We are Web 2.0 company that built a hosted Content Management solution from the ground up using LAMP. In short, people log into our backend to manage their website content and then use our API to extract that content. This API gets plugged into templates that can be hosted anywhere on the interwebs.
Scaling for us has progressed as follows:
- Shared hosting (1and1)
- Dedicated single server hosting (Rackspace)
- 1 Web Server, 1 DB Server (Rackspace)
- 1 Backend Web Server, 1 API Web Server, 1 DB Server
- Memcache, caching, caching, caching.
The question is, what's next for us? Every time one of our sites are dugg or mentioned in a popular website, our API server gets crushed with too many connections. Or every time our DB server gets overrun with queries, our Web server requests back up.
This is obviously the 'next problem' for any company like ours and I was wondering if you could point me in some directions.
I am currently attracted to the virtualization solutions (like EC2) but need some pointers on what to consider.
What/where/how to scale is dependent on what your issues are. Since you've been hit a few times, and you know it's the API server, you need to identify what's actually causing the issue.
Is it DB lookup times?
A volume of requests that the web server just can't handle even though they're shortlived?

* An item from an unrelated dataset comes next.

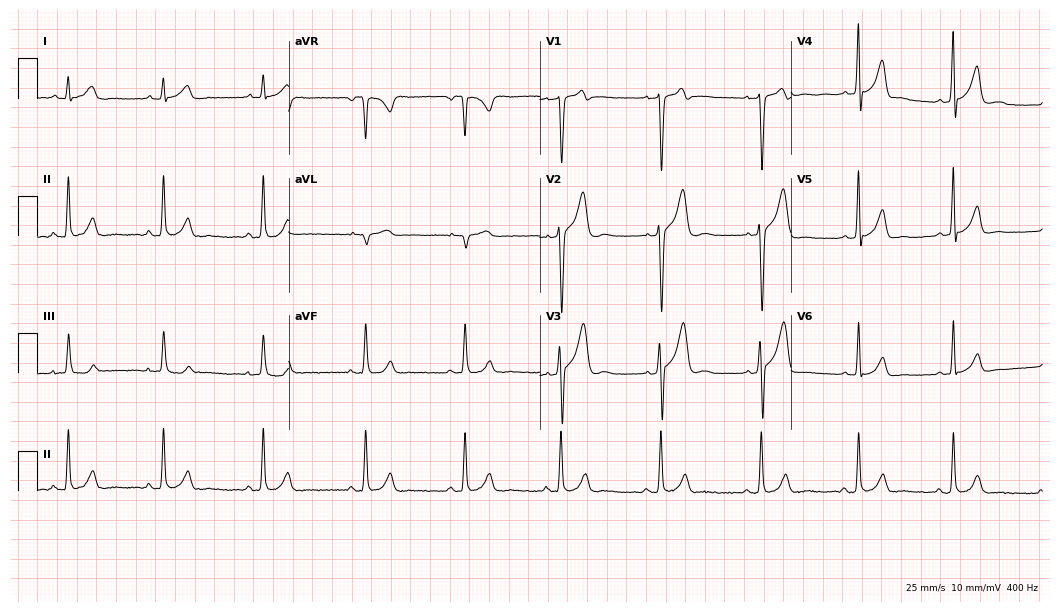
12-lead ECG from a 21-year-old man. Labelled as a normal ECG.
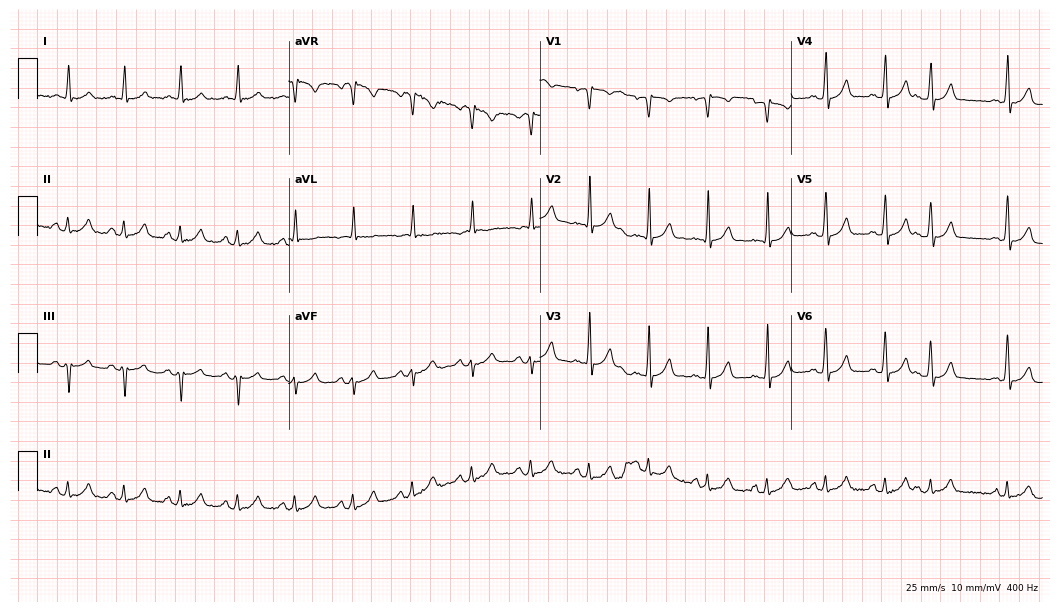
ECG (10.2-second recording at 400 Hz) — a man, 75 years old. Screened for six findings — first-degree AV block, right bundle branch block (RBBB), left bundle branch block (LBBB), sinus bradycardia, atrial fibrillation (AF), sinus tachycardia — none is recorded.
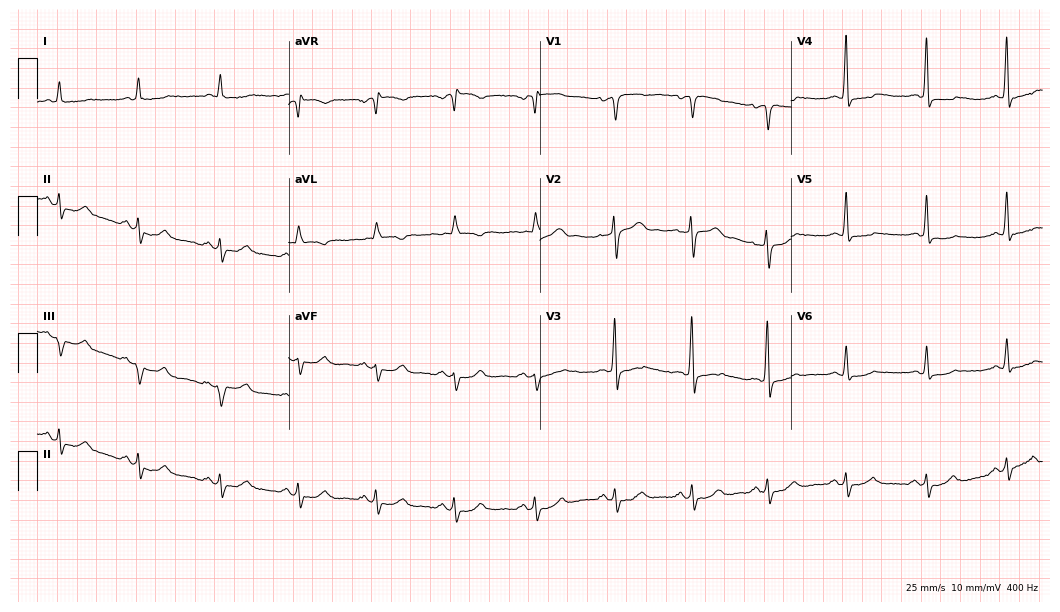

API requests take too long to process? (independent of DB lookups, e.g., does the code take a bit to run)?
Once you identify WHAT the problem is, you should have a pretty clear picture of what you need to do. If it's just volume of requests, and it's the API server, you just need more web servers (and code changes to allow horizontal scaling) or a beefier web server. If it's API requests taking too long, you're looking at code optimizations. There's never a 1-shot fix when it comes to scalability.
The most common scaling issues have to do with slow (2-3 seconds) execution of the actual code for each request, which in turn leads to more web servers, which leads to more database interactions (for cross-server sessions, etc.) which leads to database performance issues. High performance, server independent code with memcache (I actually prefer a wrapper around memcache so the application doesn't know/care where it gets the data from, just that it gets it and the translation layer handles DB/memcache lookups as well as populating memcache).
What is the level of scaling you are looking for? Is it a stop-gap solution e.g. scale vertically? If it is a more strategic scaling project, does your current architecture support scaling horizontally?
Depends really if your bottleneck is reads or writes. Scaling writes is much harder than reads.
It also depends on how much data you have in the database.
If your database is small, but cannot cope with the read load, you can deploy enough ram that it fits in ram. If it still cannot cope, you can add read-replicas, possibly on the same box as your web servers, this will give you good read-scalability - the number of slaves from one MySQL master is quite high and will depend chiefly on the write workload.
If you need to scale writes, that's a totally different game. To do that you'll need to split your data out, either horizontally (partitioning / sharding) or vertically (functional partitioning etc) so that you can spread the workload over several write servers which do not need to do each others' work.
I'm not sure what EC2 can do for you, it essentially offers slow, high latency machines with nonpersistent discs and low IO performance on the end of a more-or-less nonexistent SLA. I guess it might be useful in your case as you can provision them relatively quickly - provided you're just using them as read-replicas and you don't have too much data (remember they have nonpersistent discs and sucky IO)